■ Activity: Output word for word the lines from the one with "Sport. Sport, Olympische" to the final line of the data, both ends included, but skip the pictures.

:: Input data

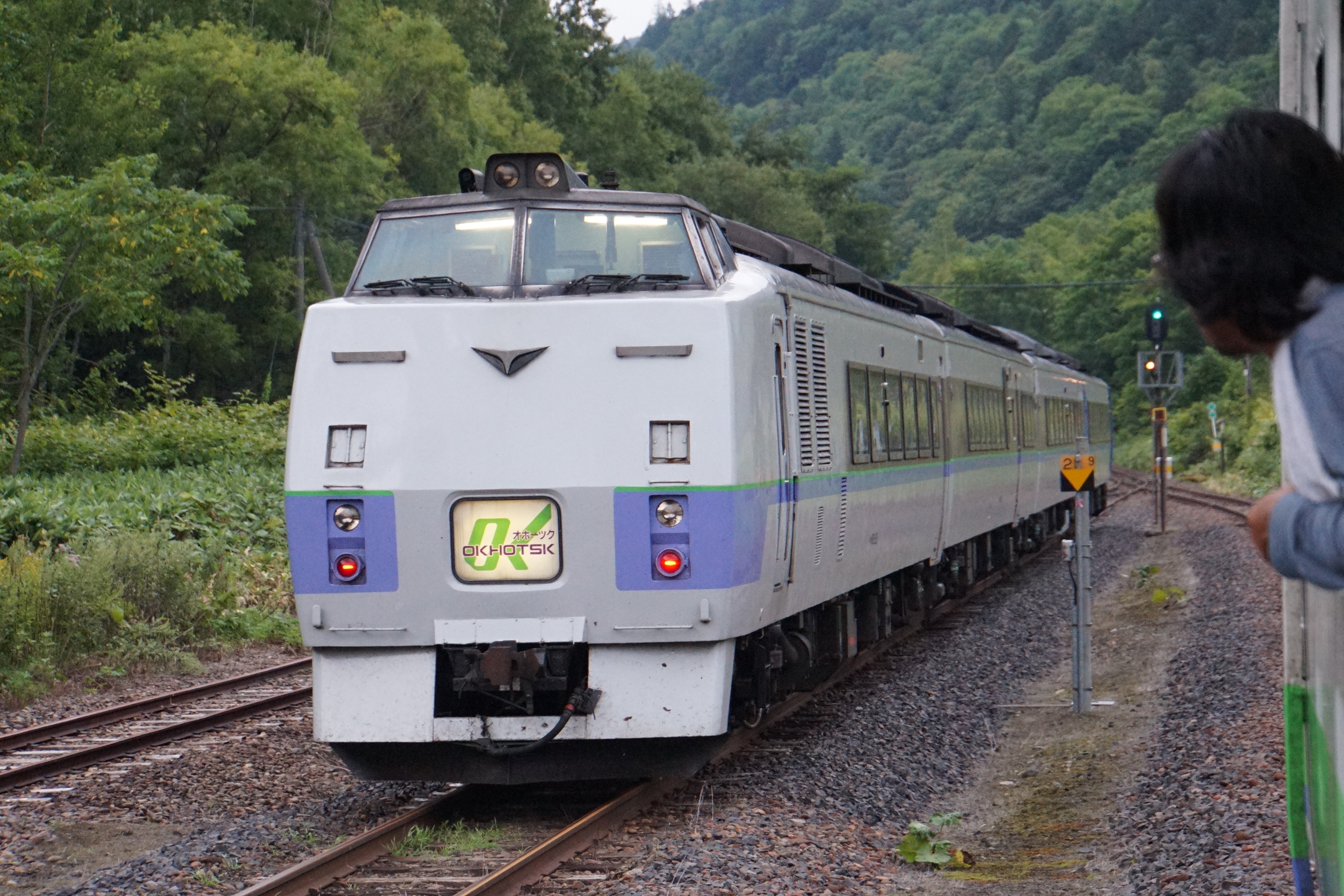 信号所を通過する特急オホーツク5号。普通列車（4620D）との交換。（2016年8月19日）
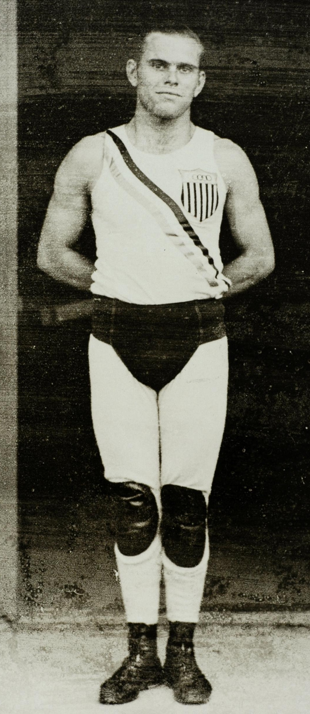 Sport. Sport, Olympische Spelen Amsterdam, 1928 : Allie Morrison, olympisch kampioen worstelen vrije stijl tot 61 kg
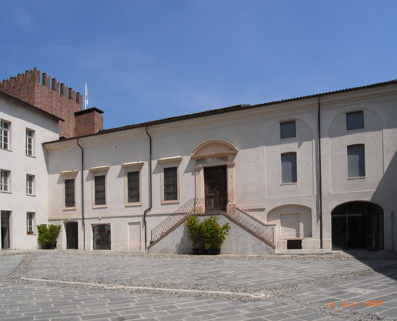 Vista interna del castello di Casale Monferrato.
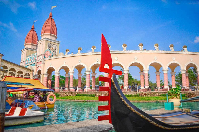 Little Venice Kota Bunga Puncak

::::

■ Solved problem:
 Sport. Sport, Olympische Spelen Amsterdam, 1928 : Allie Morrison, olympisch kampioen worstelen vrije stijl tot 61 kg
 Vista interna del castello di Casale Monferrato.
 Little Venice Kota Bunga Puncak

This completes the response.